Key Techniques in Cell Therapy Quality Control
The development of cell therapies is being pursued in the hope of treating a broad range of conditions and intractable diseases. Quality control (QC) techniques and protocols are needed to support the development of immunotherapies and regenerative medicine. Developing proper regulatory standards for the QC of cell-based therapy products is essential to the protection of patients receiving such treatments, and the protection of the industry. For example, unlicensed and self-described “stem cell clinics” have inflicted serious adverse effects on patients; one case was reported where patients were under the impression they were participating in a clinical trial, yet paid to receive bilateral intravitreal injections that resulted in vision loss.1 These cases can also damage the reputation of legitimate stem cell research.
Just like a personalized approach is used to treat patients, there is likely to be no “one-size-fits-all” set of procedures for assessing QC in cell therapy manufacturing.
To encourage the industry to reach an agreement on what “quality” means, the Global Alliance for iPSC (induced pluripotent stem cell) Therapies (GAiT) surveyed members on how they understood critical quality attributes in the context of clinical-grade iPSC lines as starting material for allogeneic therapeutic development. These are the critical quality attributes for iPSCs:2
● Identity (authentic genotype and phenotype as originally described)
● Microbiological sterility (mycoplasma, bacteriology and viral testing)
● Endotoxin
● Genetic fidelity and stability
● Viability
● Characterization
● Potency
Opinions vary on the exact parameters, assays, and standards that should be applied to assess the above list, but experts agree on one thing: the overall QC strategy should not only rely on finished product testing. Instead, it should encompass the whole manufacturing process.
In this list, we explore some of the latest key techniques in cell therapy QC that aim to address the above attributes.

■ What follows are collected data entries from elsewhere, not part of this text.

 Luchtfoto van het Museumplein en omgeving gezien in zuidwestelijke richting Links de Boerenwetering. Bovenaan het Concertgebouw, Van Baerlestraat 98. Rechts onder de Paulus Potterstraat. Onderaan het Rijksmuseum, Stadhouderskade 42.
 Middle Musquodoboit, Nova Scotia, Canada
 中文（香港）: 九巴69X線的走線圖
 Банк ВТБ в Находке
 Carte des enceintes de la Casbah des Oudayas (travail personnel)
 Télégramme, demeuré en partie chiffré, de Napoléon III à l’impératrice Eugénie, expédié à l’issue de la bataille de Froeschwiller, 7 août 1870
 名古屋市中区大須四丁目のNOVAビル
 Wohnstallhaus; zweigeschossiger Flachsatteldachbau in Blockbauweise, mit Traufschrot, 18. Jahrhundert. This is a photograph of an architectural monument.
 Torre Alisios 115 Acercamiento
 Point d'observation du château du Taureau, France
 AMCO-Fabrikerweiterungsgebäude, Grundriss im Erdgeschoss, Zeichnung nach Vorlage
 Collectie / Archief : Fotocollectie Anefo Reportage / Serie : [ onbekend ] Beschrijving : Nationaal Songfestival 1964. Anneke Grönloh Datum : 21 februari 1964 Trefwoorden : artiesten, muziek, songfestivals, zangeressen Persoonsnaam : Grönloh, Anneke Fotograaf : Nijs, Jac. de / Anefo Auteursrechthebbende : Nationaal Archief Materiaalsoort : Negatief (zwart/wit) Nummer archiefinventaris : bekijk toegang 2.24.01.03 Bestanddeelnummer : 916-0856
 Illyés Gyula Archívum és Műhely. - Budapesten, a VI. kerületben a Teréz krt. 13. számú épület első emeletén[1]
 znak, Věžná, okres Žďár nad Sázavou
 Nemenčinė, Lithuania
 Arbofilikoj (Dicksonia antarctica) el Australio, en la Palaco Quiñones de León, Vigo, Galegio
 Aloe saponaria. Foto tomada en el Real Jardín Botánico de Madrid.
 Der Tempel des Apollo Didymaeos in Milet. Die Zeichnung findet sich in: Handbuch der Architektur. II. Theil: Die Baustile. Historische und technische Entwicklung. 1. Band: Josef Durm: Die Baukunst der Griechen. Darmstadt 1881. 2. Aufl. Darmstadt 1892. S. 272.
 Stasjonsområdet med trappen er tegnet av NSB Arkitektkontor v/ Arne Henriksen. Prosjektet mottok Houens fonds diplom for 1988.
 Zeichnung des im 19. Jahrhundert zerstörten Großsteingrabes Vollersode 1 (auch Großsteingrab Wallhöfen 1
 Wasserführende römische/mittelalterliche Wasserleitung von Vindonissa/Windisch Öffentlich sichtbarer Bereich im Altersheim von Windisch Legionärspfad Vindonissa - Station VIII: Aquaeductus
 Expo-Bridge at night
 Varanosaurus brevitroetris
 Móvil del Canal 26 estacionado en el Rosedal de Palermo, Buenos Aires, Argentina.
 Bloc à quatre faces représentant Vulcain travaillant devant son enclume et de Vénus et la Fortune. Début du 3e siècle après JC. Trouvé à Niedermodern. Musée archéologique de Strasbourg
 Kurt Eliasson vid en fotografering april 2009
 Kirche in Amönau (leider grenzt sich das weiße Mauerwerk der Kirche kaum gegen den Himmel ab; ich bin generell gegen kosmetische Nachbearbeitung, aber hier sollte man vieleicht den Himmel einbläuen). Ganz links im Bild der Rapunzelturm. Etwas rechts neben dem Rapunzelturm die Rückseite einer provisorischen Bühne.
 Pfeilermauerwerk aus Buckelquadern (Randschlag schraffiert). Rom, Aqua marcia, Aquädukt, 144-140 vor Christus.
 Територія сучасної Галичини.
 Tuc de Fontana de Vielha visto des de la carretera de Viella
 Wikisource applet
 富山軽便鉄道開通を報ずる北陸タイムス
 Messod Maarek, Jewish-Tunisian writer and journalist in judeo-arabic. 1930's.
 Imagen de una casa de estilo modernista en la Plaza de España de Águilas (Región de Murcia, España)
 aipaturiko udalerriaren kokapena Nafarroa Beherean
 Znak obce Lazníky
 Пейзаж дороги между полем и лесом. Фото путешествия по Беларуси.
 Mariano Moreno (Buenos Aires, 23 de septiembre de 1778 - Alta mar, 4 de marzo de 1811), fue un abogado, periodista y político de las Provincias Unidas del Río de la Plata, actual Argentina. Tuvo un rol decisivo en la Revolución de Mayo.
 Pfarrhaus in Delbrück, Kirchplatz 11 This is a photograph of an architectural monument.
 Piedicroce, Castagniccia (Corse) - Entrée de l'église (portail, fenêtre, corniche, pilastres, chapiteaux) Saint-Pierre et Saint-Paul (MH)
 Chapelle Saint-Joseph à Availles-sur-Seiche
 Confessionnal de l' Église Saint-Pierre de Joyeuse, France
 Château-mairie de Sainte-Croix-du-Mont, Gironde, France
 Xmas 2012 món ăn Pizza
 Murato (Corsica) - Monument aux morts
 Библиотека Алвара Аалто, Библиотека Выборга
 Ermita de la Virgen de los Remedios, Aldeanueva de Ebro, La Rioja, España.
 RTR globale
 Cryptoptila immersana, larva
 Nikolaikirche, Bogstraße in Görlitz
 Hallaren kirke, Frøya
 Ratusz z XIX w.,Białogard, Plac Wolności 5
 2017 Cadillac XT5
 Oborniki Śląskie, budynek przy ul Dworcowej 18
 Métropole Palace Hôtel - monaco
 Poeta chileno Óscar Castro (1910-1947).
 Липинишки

1) Tests for assessing starting material
The safety and efficacy of cell therapy products depends highly on the quality of the starting material from which they are derived. Ideally, there would be an internationally accepted "criteria" for what constitutes a "clinical grade" iPSC line. To achieve this, the industry must agree on critical quality attributes that take many factors into consideration, including identity, stability, viability, potency, and sterility. These are likely to complement existing standard assays associated with master cell banks. Examples of quality control assays for starting material include:
Karyotype analysis
Karyotype analysis, or "karyotyping" is the process of pairing and ordering all chromosomes and is used to assess whether pluripotent stem cells have accumulated culture-driven mutations. Gross genetic changes can be observed, as well as more subtle changes including deletions, duplications, translocations or inversions.3
Tests for pluripotency
How can we be sure that iPSCs are in fact pluripotent? Pluripotent stem cells are defined by their ability to differentiate into cells from any of the three germ layers, and so performing this differentiation test is one approach. Pluripotency markers can be used to predict cells with “functional pluripotency”, to be used in flow cytometry and immunohistochemistry. Validated analysis templates are needed for flow cytometry, as flow threshold markers involve some subjectivity.2,4
Short tandem repeat analysis
Short tandem repeat (STR) genotyping of cells is used to evaluate specific repeated segments of DNA that are typically two to six base pairs in length, called STRs. STR genotyping can be used to discriminate between DNA profiles and in the routine authentication of cells and tissues. It should be performed by an accredited laboratory using a commercially available kit.2
2) Single cell transcriptomics
Next-generation sequencing (NGS) has dramatically advanced our understanding of different pathologies and disease risk, while enabling new diagnostic capabilities. However, as in-depth transcriptome analysis requires the profiling of a large number of cells, conventional bulk population sequencing only provides the average expression signal for a group of cells.5 As cells from a particular tissue are not necessarily homogeneous, important cell-to-cell variability may be missed.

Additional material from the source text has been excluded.